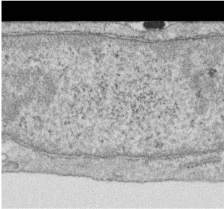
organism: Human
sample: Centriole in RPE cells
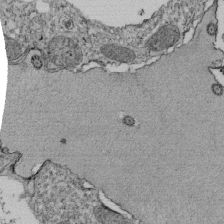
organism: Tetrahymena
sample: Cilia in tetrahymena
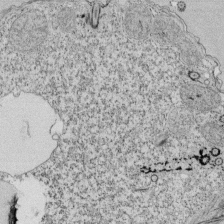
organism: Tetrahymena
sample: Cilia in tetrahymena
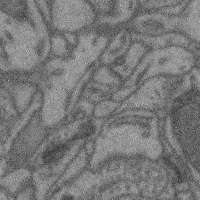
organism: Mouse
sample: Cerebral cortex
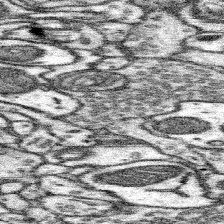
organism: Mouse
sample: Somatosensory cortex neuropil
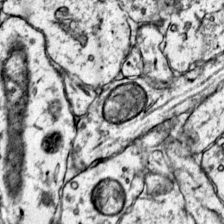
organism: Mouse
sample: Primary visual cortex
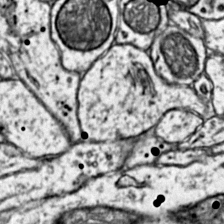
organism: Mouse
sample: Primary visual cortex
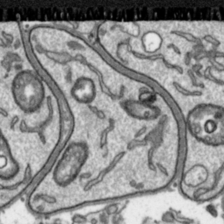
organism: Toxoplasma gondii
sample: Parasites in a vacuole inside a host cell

--

Copy out the listing word for word and skip its pictures.

- _Answer to this exercise_:
organism: Human
sample: Centriole in RPE cells
organism: Tetrahymena
sample: Cilia in tetrahymena
organism: Tetrahymena
sample: Cilia in tetrahymena
organism: Mouse
sample: Cerebral cortex
organism: Mouse
sample: Somatosensory cortex neuropil
organism: Mouse
sample: Primary visual cortex
organism: Mouse
sample: Primary visual cortex
organism: Toxoplasma gondii
sample: Parasites in a vacuole inside a host cell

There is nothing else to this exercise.